» **REQUIREMENT**
Pull out the lines from the one containing "Traffic camera /" through the final line of the listing below and repeat them exactly. Leave the pictures behind.

» **EXCERPTED RECORDS**

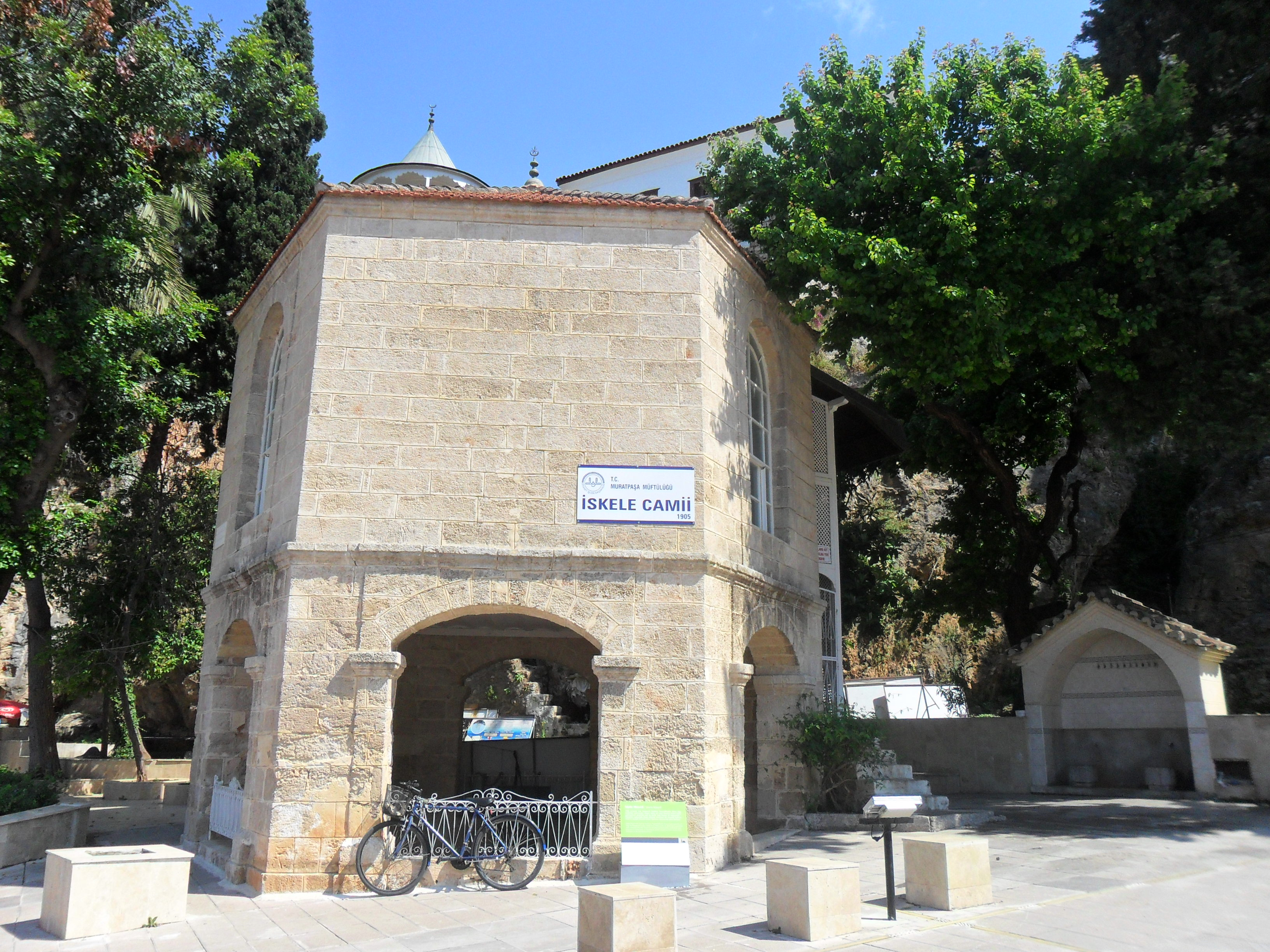 Antalya'nın marina bölgesinde yer alan İskele Camii.
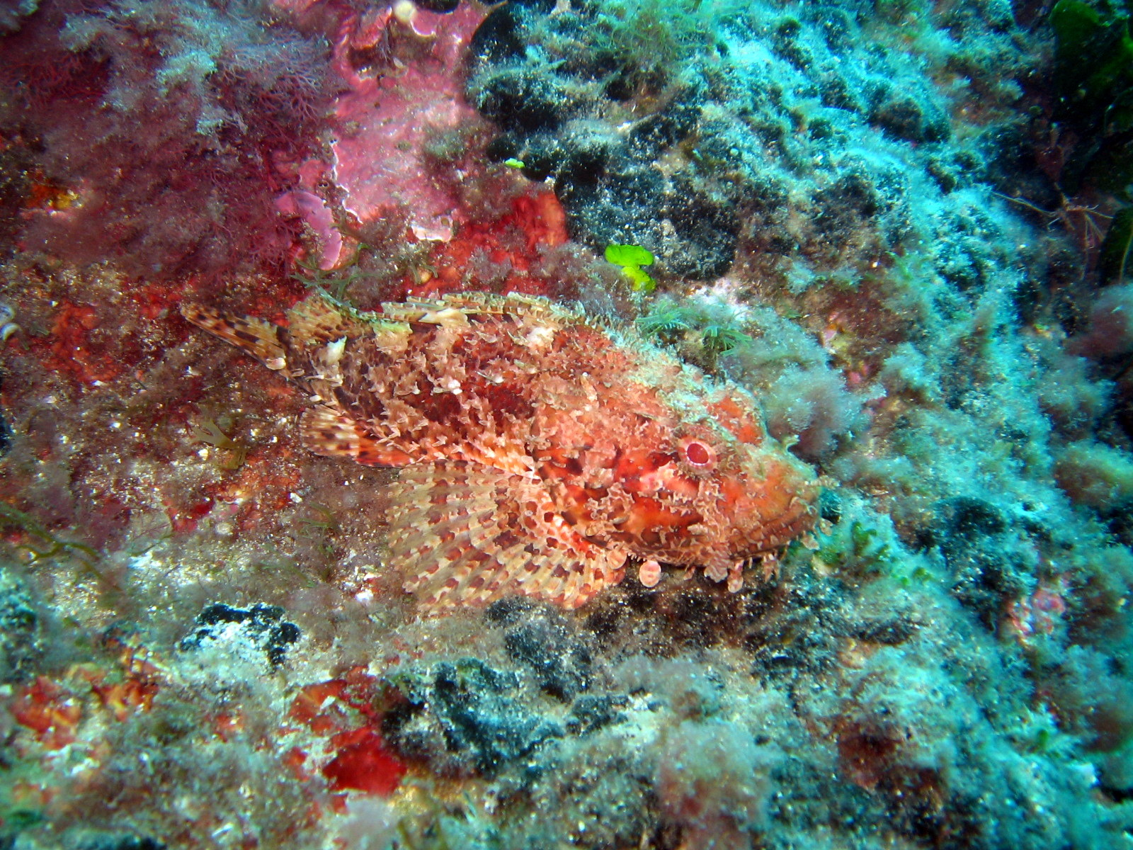 Scorpaena scrofa in Niolon
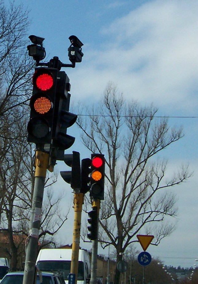 Traffic camera / trafikkamera Stockholm Sweden
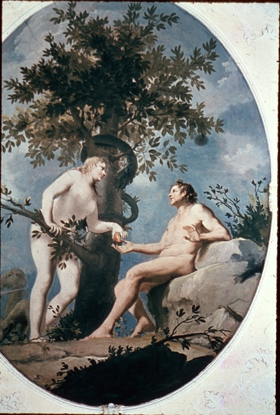 Sündenfall, Deckenbild, Ottobeuren, Benediktinerkloster SS. Theodor u. Alexander
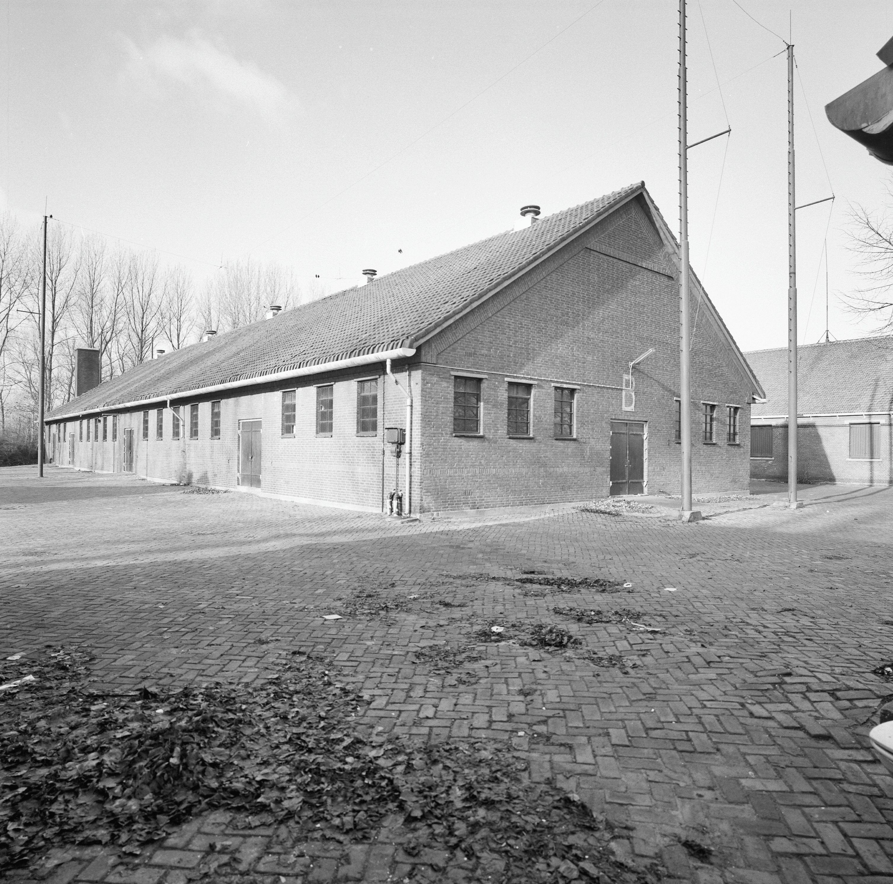 Munitiecomplex De 1800-Roeden: Exterieur OVERZICHT
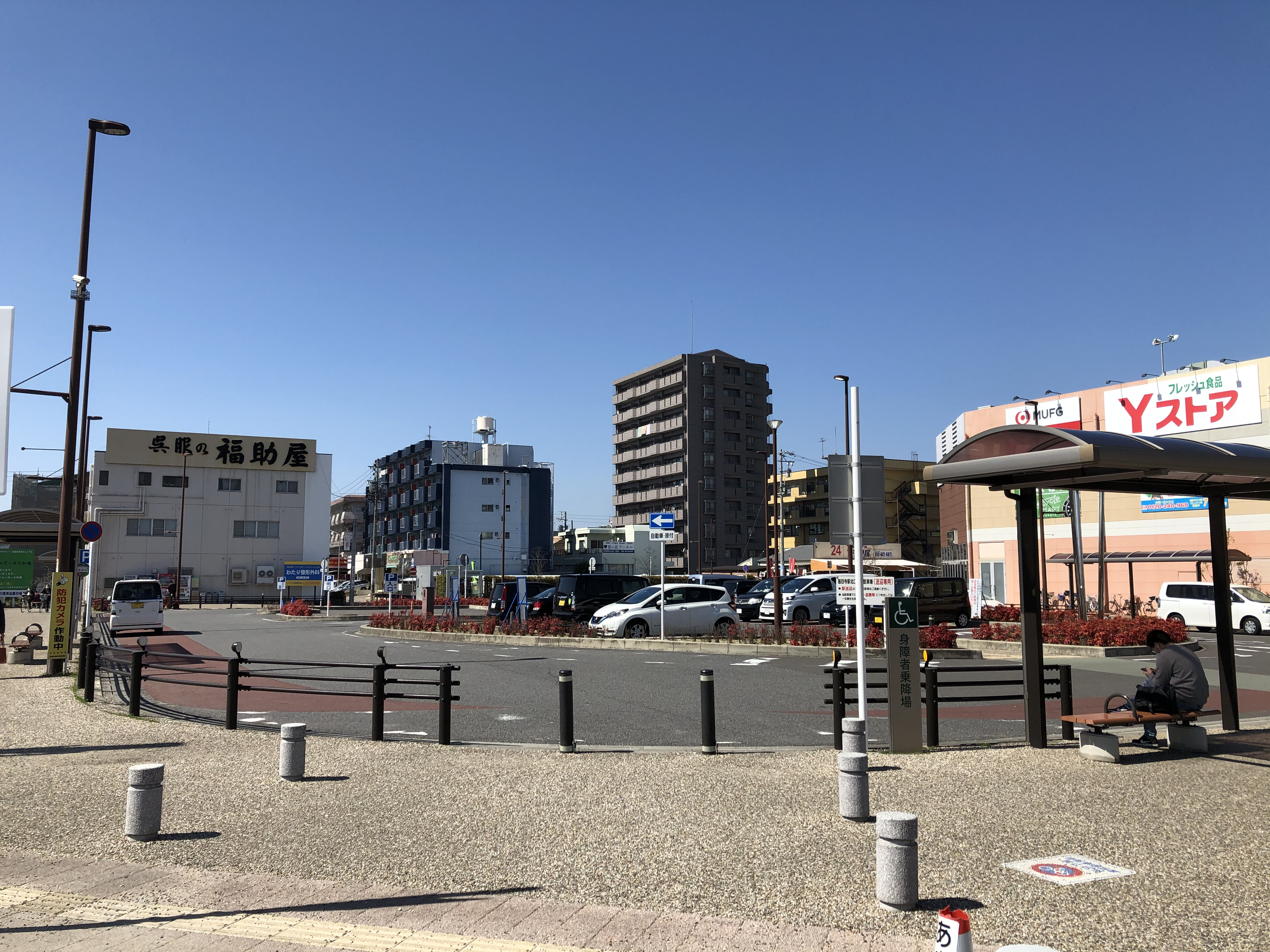 甚目寺の街並み
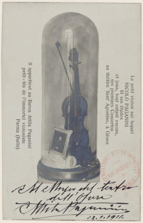 Le violon de Niccolo Paganini. Le texte de l'image dit : « Le petit violin sur lequel Nicolò Paganini fit ses études et joua, tout enfant encore, ses premiers Concertos au théatre Sant' Agostino, à Gènes. Il appartient au Baron Attila Paganini petit-fils de l'immortel violoniste. Parma (Italie). ».

» **OUTPUT OF THE EXERCISE**
 Traffic camera / trafikkamera Stockholm Sweden
 Sündenfall, Deckenbild, Ottobeuren, Benediktinerkloster SS. Theodor u. Alexander
 Munitiecomplex De 1800-Roeden: Exterieur OVERZICHT
 甚目寺の街並み
 Le violon de Niccolo Paganini. Le texte de l'image dit : « Le petit violin sur lequel Nicolò Paganini fit ses études et joua, tout enfant encore, ses premiers Concertos au théatre Sant' Agostino, à Gènes. Il appartient au Baron Attila Paganini petit-fils de l'immortel violoniste. Parma (Italie). ».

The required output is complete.